Les Amis de Spirou : Sur le groupe « Les Amis de Spirou », votre album déchaîne les passions, entre les lecteurs qui apprécient votre trait et votre humour, et ceux qui s’insurgent de voir leur héros repris par un dessinateur au trait si éloigné de leur référence (en général le Spirou de Franquin). Est-ce que ces jugements de valeur vous touchent ? Quel rapport entretenez-vous avec le travail de vos prédécesseurs ?

Libon : C’est quelque chose que je mets de côté (parce que sinon autant tout arrêter), mais je comprends tout à fait que ça râle, c’est le jeu !
Pour ma part, même si j’ai été (et que je suis encore) un gros consommateur de vieux livres/films/jeux/etc, je déteste la nostalgie, essayer de faire revivre une sorte d’âge d’or un peu abstrait. C’est séduisant mais c’est quelque chose que je trouve un peu vain, dans plein de domaines. Je n’ai surtout pas envie de regarder du côté de Franquin ou d’aller chercher des trucs dans des albums anciens, faire du vintage tout neuf : ça n’aurait aucun intérêt dans le cadre d’un « vu par », et je pense que je serai mort d’ennui au bout de trois pages (ce qui n’est pas mon but dans la vie).
Après, on peut aimer ou pas la façon de raconter ou de dessiner d’un auteur, mais quoi qu’il arrive j’ai bien peur que Franquin soit définitivement indisponible pour de nouveaux albums…

Les Amis de Spirou : Plus généralement, cet album sonne comme une déclaration d’amour à la bande dessinée franco-belge. Êtes-vous vous-même un grand lecteur de bande dessinée ?

Libon : Je l’ai été ! Depuis que j’en fais, je n’en lis presque plus du tout. Ça a tendance à me parasiter. Si je lis un documentaire ou une autobio, ou un drame ou n’importe quoi, en fait, je vais me dire « mince, c’est ça qui est bien, ce que je devrais faire » et pareil pour à peu près tout ce que je lis en BD. C’est épuisant, je ne lis plus de BD !
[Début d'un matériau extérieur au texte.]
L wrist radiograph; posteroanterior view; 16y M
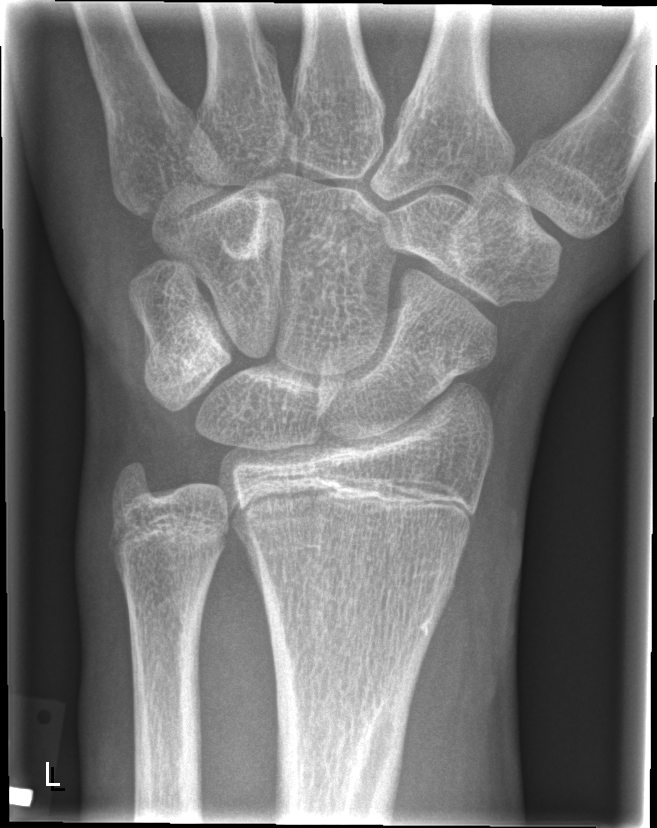 • Pixel coordinates, top-left origin, xyxy.
• One soft-tissue finding at [408, 440, 538, 768].
• No Fx annotated.

Couverture du tome 3 des Cavaliers de l'apocadispe par Libon
Couverture du tome 3 des Cavaliers de l’apocadispe © Les Cavaliers de l’apocadispe – Libon – Dupuis

Les Amis de Spirou : On a l’impression à la lecture, que Jul et vous, vous êtes beaucoup amusé sur cet album : est-ce que c’est le cas ?
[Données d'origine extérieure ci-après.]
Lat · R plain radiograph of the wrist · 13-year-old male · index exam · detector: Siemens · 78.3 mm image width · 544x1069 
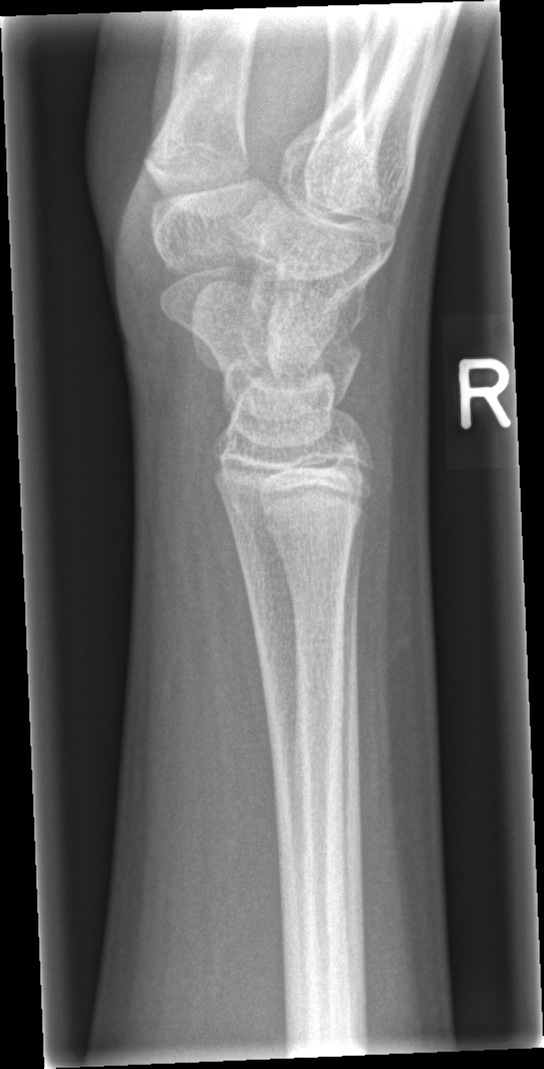

FINDINGS — No Fx annotated.

Libon : Oui c’est le cas ! Le scénario était vraiment rempli de scènes et de personnages super, ça donnait envie de dessiner !

Les Amis de Spirou : Avez-vous de nouveaux projets en préparation ?

Libon : Je suis en train de dessiner des nouvelles histoires pour le tome 4 des « Cavaliers de l’Apocadispe », et je continue « Tralaland » dans J’aime Lire Max et « un petit pas pour l’homme » dans Fluide.